The DeepBayes model uses W recoil variables to reconstruct the W momentum. To test the model, however, we used Gaussian data. Please see for more information.

Running Toy Model

There are two files in the toy_model folder: model.py and model_bins.py. The first uses Gaussian distributions with equal binwidths, while the second uses variant binwidths with equal events (quantiles).

cd <deep_learning_dir>/DeepBayes
python toy_model/model.py

or

cd <deep_learning_dir>/DeepBayes
python toy_model/model_bins.py

Wait for the prompt for you to input your settings. It will ask for a Plotting Directory; if you specify a full path, it will put the plots in the specified folder. If you specify a single name, it would create that folder in the parent directory.

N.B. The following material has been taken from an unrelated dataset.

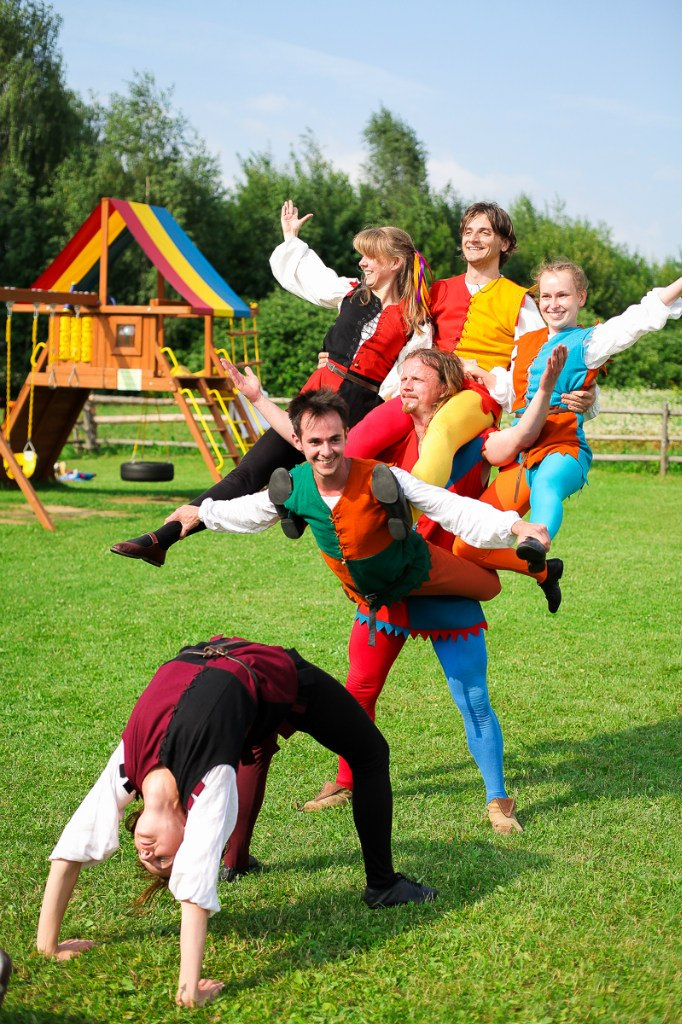 Беларуская (тарашкевіца): DiGrease's Buffoon Theatre - Acrobatic medieval show Акрабатычнае сярэднявечнае шоу "Шальмоўскага Тэатру ДыГрыза"
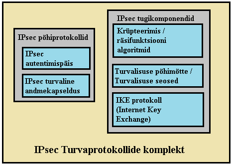 Joonisel IPsec turvalisusprotokollide komplekti osad

The next prompt will ask if you would like to use the default settings. If you choose "Y", the model will use the default settings of:

15000 training epochs for the initial DNN training
1000 epochs for each Bayesian iteration
30 iterations of Bayesian unfolding

Depending on the speed of your computer, this should take between 10 - 60 minutes to run.

Plots

You can view the plots in the plotting directory specified previously.

Combined Plots

These plots show the unfolded training data, unfolded testing data, and the prediction.

Training Plots

These plots are to verify how well the initial model performed on the training data, and to monitor how the predictions change with the reweighting. They show the smeared training data, the unfolded training data, and the prediction for the training data.

Testing Plots

These plots show how well the model is performing on new data. They show the smeared testing data, the unfolded testing data, and the prediction for the testing data.

Score

The Score.png plot shows the loss for each iteration.

Running the Model

  1. The first time you run the model, you will need to edit the directories in the file DeepBayes/deep_bayes/runRecoilRegression_AH.sh. At the top of the file, there are variables called TRAINPATH and DEEPBAYES.
TRAINPATH = <deep_learning_directory>/DeepML
DEEPBAYES = <deep_learning_directory>/DeepBayes
  1. The first time you train the model, you will need to convert the ROOT trees to Python:
$ cd <deep_learning_dir>/DeepML
$ sh <deep_learning_dir>/DeepBayes/deep_bayes/runRecoilRegression_AH.sh -r convert -m <num> -i <deep_learning_dir>/DeepML/data/recoil_file_list.txt -w <output_directory>

Here "convert" specifies that we want to convert the trees. The variable should be an integer, and specifies the model number to be used for Keras. The model numbers are defined in the file DeepBayes/deep_bayes/settings.py, and the models are described in DeepBayes/deep_bayes/dnn_models.py. The "recoil_file_list.txt" is a text file containing the names of the ROOT files to convert, to be accessed via the CERN network. The <output_directory> is the directory where the results will be.

  1. Train the neural network.
$ cd <deep_learning_directory>/DeepML
$ sh <deep_learning_dir>/DeepBayes/runRecoilRegression_AH.sh -r train -m <num> -i <deep_learning_dir>/DeepML/data/recoil_file_list.txt -w <output_directory>

This is the same as converting the ROOT trees, except that you need to set "-r train" instead of "-r convert".